Who can partner with us?
Protocols built with veToken model.
Must have completed comprehensive code review by at least 1 leading smart contract audit company or provide proof of confidence for protocol security.
Why partner with us?
DeFi yield booster to enable cross-chain staking: as a DeFi yield booster, Loopfi will power partners by enabling cross-chain access to staking (i.e., users can stake from L2s or other blockchains to access the same level of benefits and eligibility for protocols built on Ethereum, with much lower gas fee experiences).
Aligned interests to drive long-term commitment: in a veToken model, veToken stakers reply on LPs in order to generate additional revenue and LPs rely on veToken staker in order to maintain liquidity with the max boost factor. Loopfi attempts to merge the two population through tokenomics, where LPs receive max boost that encourages a long-term commitment, and veToken stakers receive more trading fees and are incentivized to facilitate the boost.

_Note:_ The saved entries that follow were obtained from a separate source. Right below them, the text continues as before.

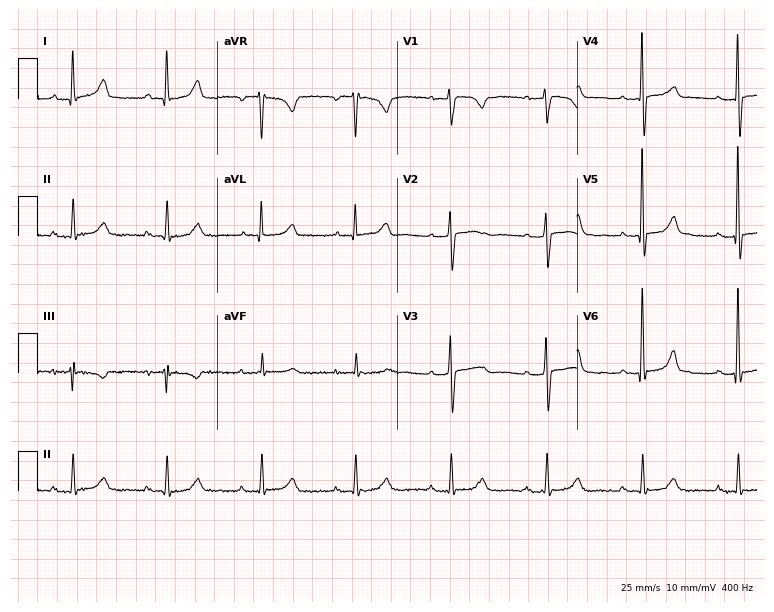
ECG — a 68-year-old female patient. Screened for six findings — first-degree AV block, right bundle branch block (RBBB), left bundle branch block (LBBB), sinus bradycardia, atrial fibrillation (AF), sinus tachycardia — none is recorded.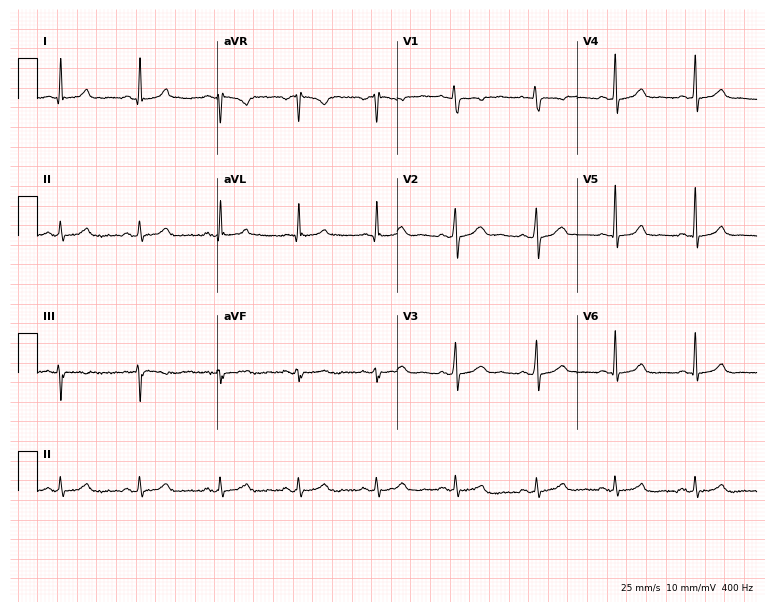
12-lead ECG from a woman, 38 years old. Labelled as a normal ECG.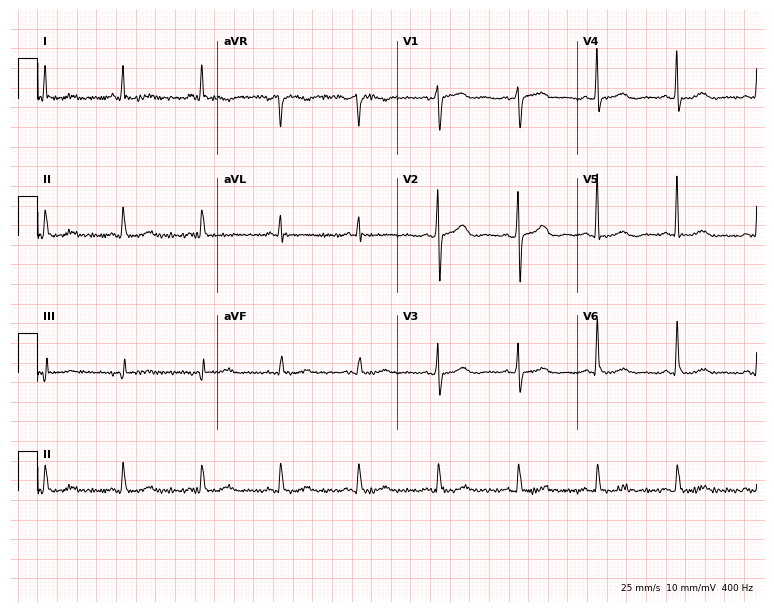
ECG (7.3-second recording at 400 Hz) — a 74-year-old female. Screened for six findings — first-degree AV block, right bundle branch block, left bundle branch block, sinus bradycardia, atrial fibrillation, sinus tachycardia — none is recorded.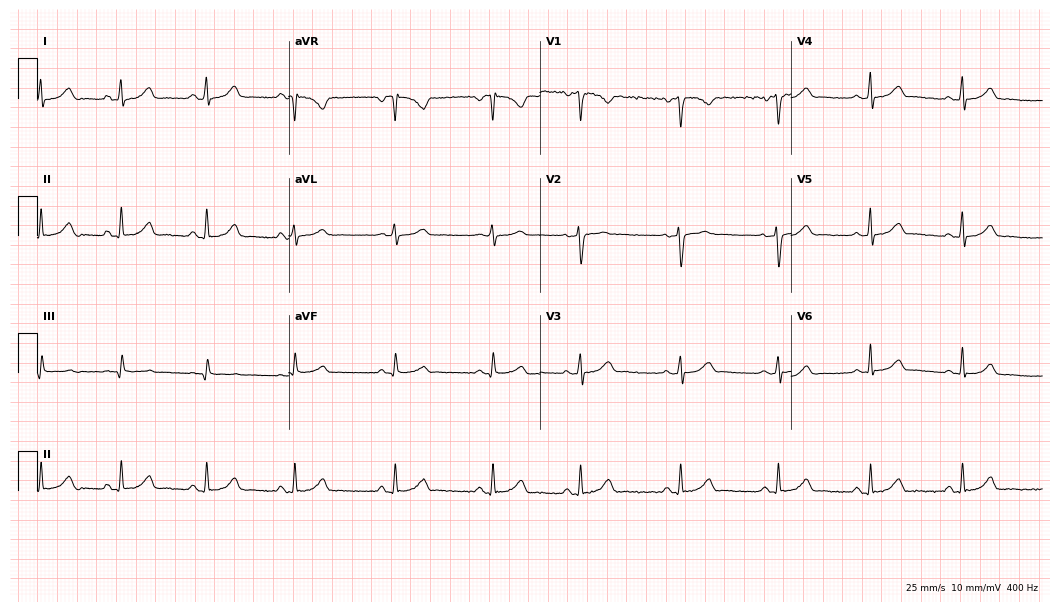
12-lead ECG from a female, 26 years old. Recorded interpretation: within normal limits.

Win-win situation for all: Loopfi launched a liquid version of locked veTokens (aka pTokens on Loopfi) by aggregating everyone’s veToken and depositing so that participants can get the maximum yield. This carefully crafted mechanism makes everyone happy – LPs and stakers will receive max boost on veTokens, with LPF token as additional rewards when remaining liquid on their veToken holdings. Our partner protocols will have more veToken locked up to a maximum possible extent, offsetting some of the supply emissions. Loopfi will be able to accumulate enough veTokens to give a significant boost to all the pools our users are depositing liquidity for.
How to partner with us?
Our partners will need to provide bootstrapping liquidity support for whitelisted pairs. For example, dForce provide USX liquidity for their LPF/USX pool.
Each partner’s allocation of LPF should not exceed 10% of the total LPF token.
There will be 15% fee charge on veToken staking rewards, which will be accrued as platform revenue and distributed to LPF stakers through liquidity mining.
In the near future, partners can reward LPs with their native tokens through the ‘Bribery’ mechanism that gives LPF token holders a guide on which pools are giving out the highest APY.
We currently have Balancer, Saddle Finance, etc., as potential candidates in the pipeline.